Maps a list of concepts and their continuous embeddings to discrete composite primes. Each LSH hyperplane corresponds to a unique prime number.

Source code in engine-src/src/neurosym/encoder.py

def fit_transform(self, concepts: List[str], embeddings: np.ndarray) -> Dict[str, int]:
    """
    Maps a list of concepts and their continuous embeddings to discrete composite primes.
    Each LSH hyperplane corresponds to a unique prime number.
    """
    logger.info(f"Mapping {len(concepts)} concepts to discrete integer space (mode={self.projection})...")

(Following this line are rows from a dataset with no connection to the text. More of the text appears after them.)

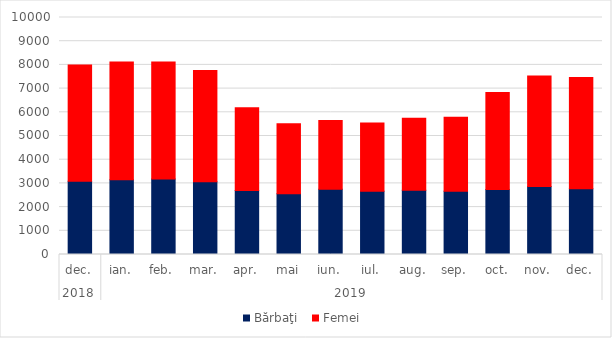
| Category | Bărbaţi | Femei |
|---|---|---|
| 0 | 3092 | 4909 |
| 1 | 3158 | 4963 |
| 2 | 3188 | 4934 |
| 3 | 3066 | 4693 |
| 4 | 2704 | 3491 |
| 5 | 2560 | 2954 |
| 6 | 2750 | 2906 |
| 7 | 2673 | 2879 |
| 8 | 2707 | 3046 |
| 9 | 2668 | 3123 |
| 10 | 2738 | 4098 |
| 11 | 2865 | 4671 |
| 12 | 2774 | 4697 |
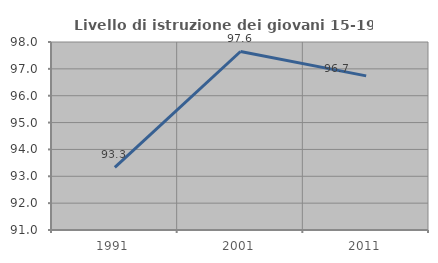
| Category | Livello di istruzione dei giovani 15-19 anni |
|---|---|
| 1991.0 | 93.333 |
| 2001.0 | 97.647 |
| 2011.0 | 96.739 |
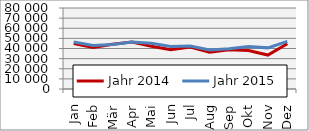
| Category | Jahr 2014 | Jahr 2015 |
|---|---|---|
| Jan | 44967.454 | 46393.481 |
| Feb | 40988.12 | 43067.823 |
| Mär | 44120.8 | 43874.333 |
| Apr | 46401.621 | 46377.317 |
| Mai | 42169.599 | 45151.819 |
| Jun | 38669.005 | 41964.581 |
| Jul | 41368.369 | 42544.302 |
| Aug | 36388.552 | 38497.012 |
| Sep | 38758.828 | 39766.763 |
| Okt | 38081.94 | 42013.825 |
| Nov | 33532.021 | 40625.033 |
| Dez | 44733.422 | 46978.685 |
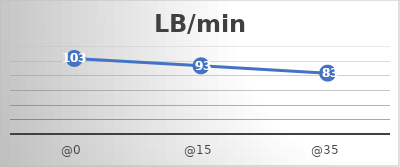
| Category | LB/min |
|---|---|
| @0 | 103 |
| @15 | 93 |
| @35 | 83 |
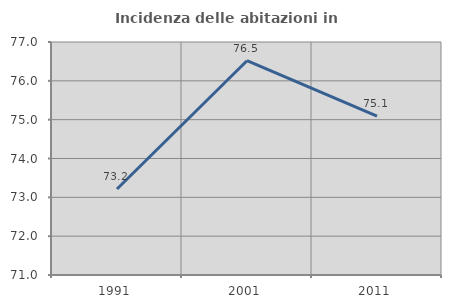
| Category | Incidenza delle abitazioni in proprietà  |
|---|---|
| 1991.0 | 73.214 |
| 2001.0 | 76.518 |
| 2011.0 | 75.089 |
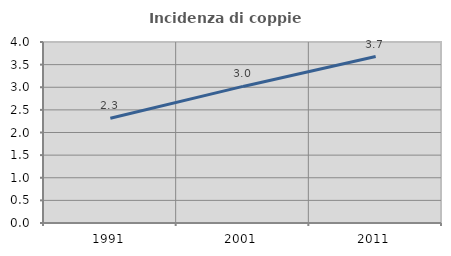
| Category | Incidenza di coppie miste |
|---|---|
| 1991.0 | 2.314 |
| 2001.0 | 3.019 |
| 2011.0 | 3.678 |
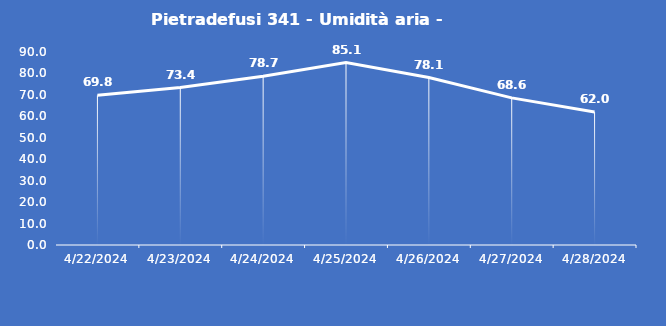
| Category | Pietradefusi 341 - Umidità aria - Grezzo (%) |
|---|---|
| 4/22/24 | 69.8 |
| 4/23/24 | 73.4 |
| 4/24/24 | 78.7 |
| 4/25/24 | 85.1 |
| 4/26/24 | 78.1 |
| 4/27/24 | 68.6 |
| 4/28/24 | 62 |

    # Consensus mode has its own encoding pipeline
    if self.projection == "consensus":
        self.concept_to_prime = self._generate_consensus_encoding(concepts, embeddings)
        return self.concept_to_prime

    if self.planes is None:
        if self.projection == "pca":
            self._generate_pca_planes(embeddings)
        elif self.projection == "contrastive":
            self._generate_contrastive_planes(embeddings, concepts)
        else:
            self._generate_random_planes(embeddings.shape[1])

    # Assign a prime to each hyperplane (Semantic Feature)
    plane_primes = [sympy.prime(i + 1) for i in range(self.n_bits)]

    for concept, emb in zip(concepts, embeddings):
        projections = np.dot(self.planes, emb)
        bits = (projections > 0).astype(int)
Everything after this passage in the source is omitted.